Der Elektriker geht nämlich davon aus, dass es nun ganz schnell gehen könnte. Denn abgesehen von dem genieteten Wasserbehälter ist nicht viel dran an dem Turm, weiß Pierre Weidner. „Aber ich gebe die Hoffnung nicht auf.“ Auch wenn er von Joachim Gauck keine Hilfe erwarten kann.

„Bedauerlicherweise muss ich Ihnen mitteilen, dass von hier aus in Ihrer Sache nichts veranlasst werden kann. Weder der Bundespräsident noch das Bundespräsidialamt hat Kontroll- oder Eingriffbefugnisse in die Entscheidungen der Deutschen Bahn AG oder des Freistaates Sachsen. Insoweit kann ich persönlich nur hoffen, dass es Ihnen doch noch gelingt, den Abriss des Wasserturmes zu verhindern“, schrieb Waltraud Breitenfeldt aus dem Bundespräsidialamt vor wenigen Tagen.

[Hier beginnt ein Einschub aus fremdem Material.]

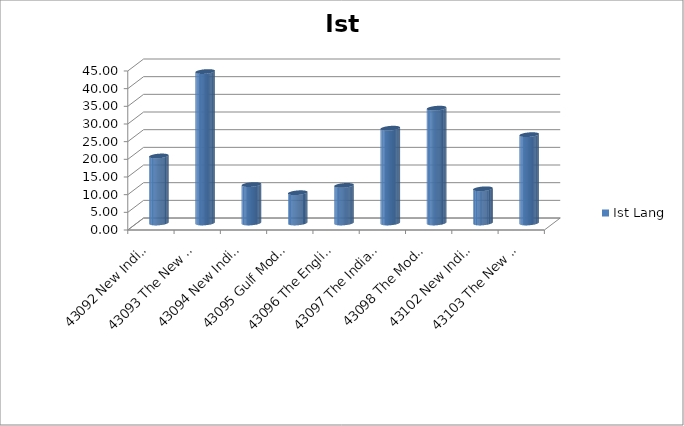
| Category | Ist Lang |
|---|---|
| 43092 New Indian Model School Dubai UAE | 18.97 |
| 43093 The New Indian Model School Sharjah | 42.86 |
| 43094 New Indian H S S Ras Al Khaimah, U.A.E | 10.87 |
| 43095 Gulf Model School Dubai UAE | 8.57 |
| 43096 The English School, Umm Al Quwain | 10.64 |
| 43097 The Indian School Fujairah UAE | 26.83 |
| 43098 The Model School Abu Dhabi UAE | 32.5 |
| 43102 New Indian Model School  Al Ain,  UAE | 9.68 |
| 43103 The New Indian School Umm Al Quwain  | 25 |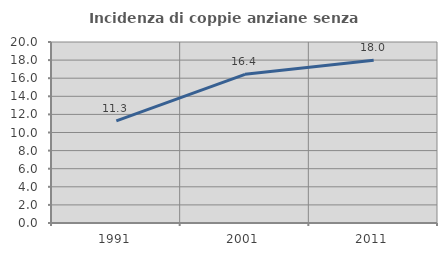
| Category | Incidenza di coppie anziane senza figli  |
|---|---|
| 1991.0 | 11.278 |
| 2001.0 | 16.428 |
| 2011.0 | 17.994 |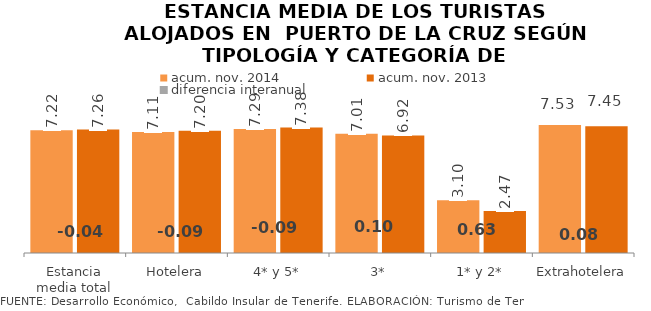
| Category | acum. nov. 2014 | acum. nov. 2013 |
|---|---|---|
| Estancia media total | 7.224 | 7.264 |
| Hotelera | 7.111 | 7.197 |
| 4* y 5* | 7.292 | 7.379 |
| 3* | 7.014 | 6.916 |
| 1* y 2* | 3.101 | 2.468 |
| Extrahotelera | 7.528 | 7.45 |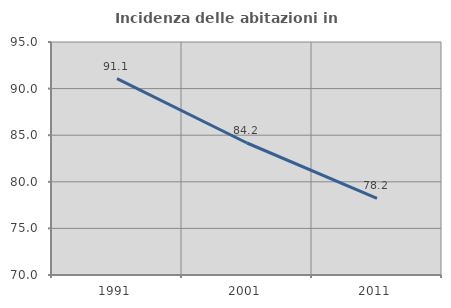
| Category | Incidenza delle abitazioni in proprietà  |
|---|---|
| 1991.0 | 91.071 |
| 2001.0 | 84.163 |
| 2011.0 | 78.222 |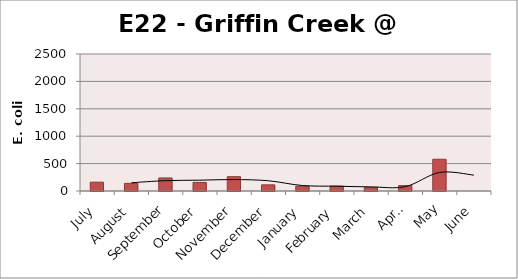
| Category | E. coli MPN |
|---|---|
| July | 160.7 |
| August | 139.6 |
| September | 238.2 |
| October | 156.5 |
| November | 261.3 |
| December | 112.6 |
| January | 86.7 |
| February | 88.4 |
| March | 61.7 |
| April | 98.5 |
| May | 579.4 |
| June | 0 |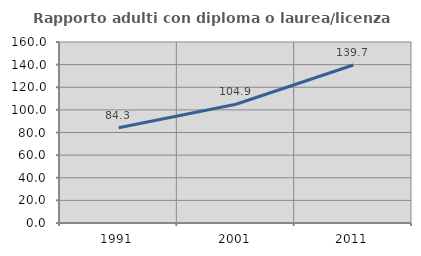
| Category | Rapporto adulti con diploma o laurea/licenza media  |
|---|---|
| 1991.0 | 84.253 |
| 2001.0 | 104.932 |
| 2011.0 | 139.675 |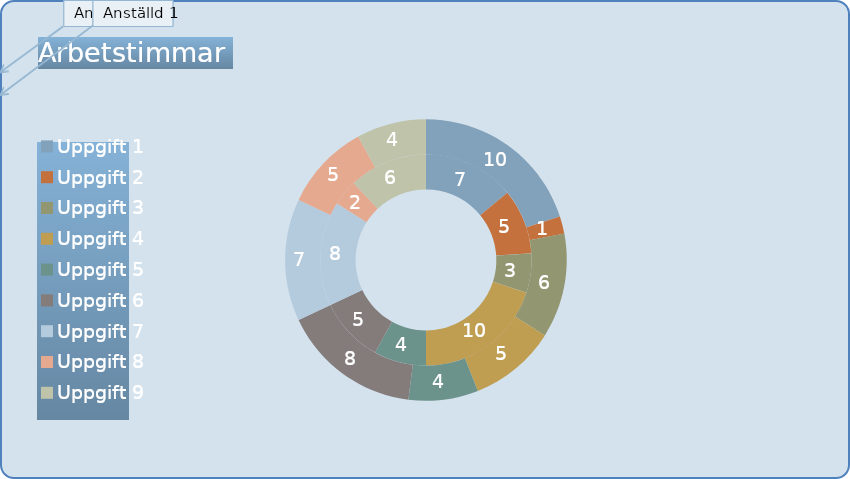
| Category | Anställd 1 (timmar) | Anställd 2 (timmar) |
|---|---|---|
| Uppgift 1 | 7 | 10 |
| Uppgift 2 | 5 | 1 |
| Uppgift 3 | 3 | 6 |
| Uppgift 4 | 10 | 5 |
| Uppgift 5 | 4 | 4 |
| Uppgift 6 | 5 | 8 |
| Uppgift 7 | 8 | 7 |
| Uppgift 8 | 2 | 5 |
| Uppgift 9 | 6 | 4 |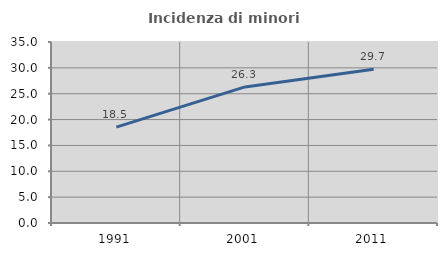
| Category | Incidenza di minori stranieri |
|---|---|
| 1991.0 | 18.548 |
| 2001.0 | 26.316 |
| 2011.0 | 29.716 |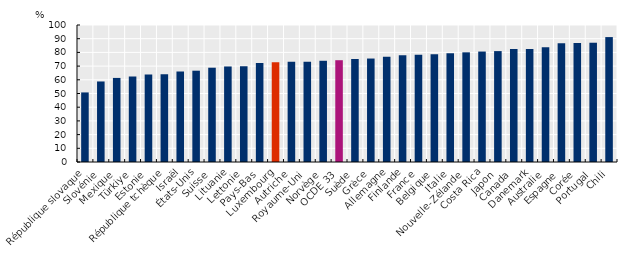
| Category | Series 0 |
|---|---|
| République slovaque | 50.78 |
| Slovénie | 58.78 |
| Mexique | 61.37 |
| Türkiye | 62.4 |
| Estonie | 63.88 |
| République tchèque | 64.1 |
| Israël | 66.09 |
| États-Unis | 66.65 |
| Suisse | 68.83 |
| Lituanie | 69.73 |
| Lettonie | 69.9 |
| Pays-Bas | 72.26 |
| Luxembourg | 72.78 |
| Autriche | 73.17 |
| Royaume-Uni | 73.2 |
| Norvège | 73.89 |
| OCDE 33 | 74.3 |
| Suède | 75.2 |
| Grèce | 75.52 |
| Allemagne | 76.88 |
| Finlande | 78 |
| France | 78.34 |
| Belgique | 78.62 |
| Italie | 79.4 |
| Nouvelle-Zélande | 80.05 |
| Costa Rica | 80.62 |
| Japon | 80.95 |
| Canada | 82.4 |
| Danemark | 82.5 |
| Australie | 83.8 |
| Espagne | 86.63 |
| Corée | 86.9 |
| Portugal | 87.06 |
| Chili | 91.18 |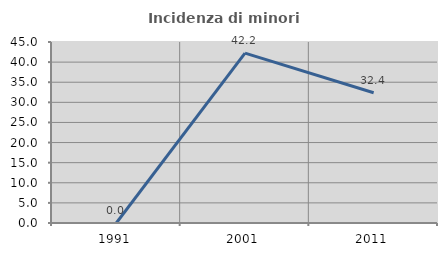
| Category | Incidenza di minori stranieri |
|---|---|
| 1991.0 | 0 |
| 2001.0 | 42.222 |
| 2011.0 | 32.394 |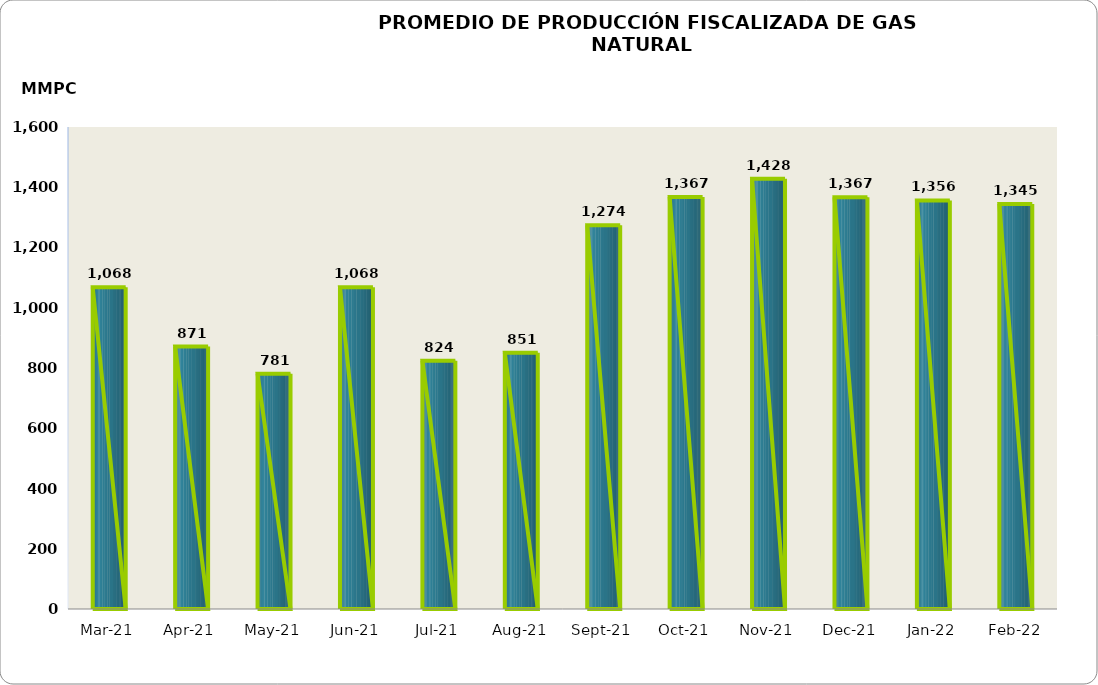
| Category | Series 0 |
|---|---|
| 2021-03-01 | 1067744.591 |
| 2021-04-01 | 871274.072 |
| 2021-05-01 | 780865.314 |
| 2021-06-01 | 1068128.403 |
| 2021-07-01 | 823834.105 |
| 2021-08-01 | 850929.254 |
| 2021-09-01 | 1273570.561 |
| 2021-10-01 | 1367318.609 |
| 2021-11-01 | 1428097.616 |
| 2021-12-01 | 1366833.527 |
| 2022-01-01 | 1356402.082 |
| 2022-02-01 | 1344504.622 |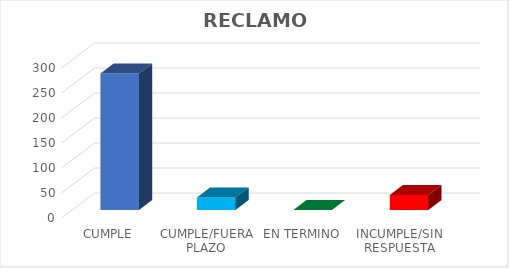
| Category | Series 0 |
|---|---|
| CUMPLE | 273 |
| CUMPLE/FUERA PLAZO | 25 |
| EN TERMINO | 0 |
| INCUMPLE/SIN RESPUESTA | 30 |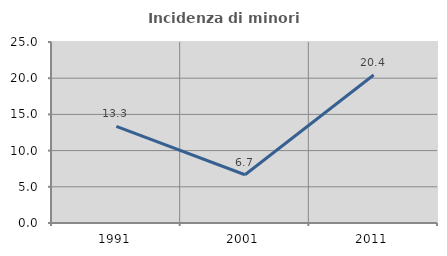
| Category | Incidenza di minori stranieri |
|---|---|
| 1991.0 | 13.333 |
| 2001.0 | 6.667 |
| 2011.0 | 20.442 |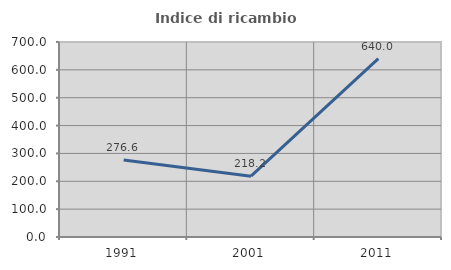
| Category | Indice di ricambio occupazionale  |
|---|---|
| 1991.0 | 276.596 |
| 2001.0 | 218.182 |
| 2011.0 | 640 |

Für Pierre Weidner ist das ein weiterer Rückschlag von vielen – von dem er sich allerdings nicht entmutigen lässt. Akribisch hält er die Arbeiten am Wasserturm mit seiner Kamera fest und will bis zum letzten Stein für das Denkmal kämpfen. Weil er Denkmale insgesamt als wichtigen Bestandteil der Kultur achtet. Und weil der Wasserturm vor seiner Haustür ein Stück Heimat ist.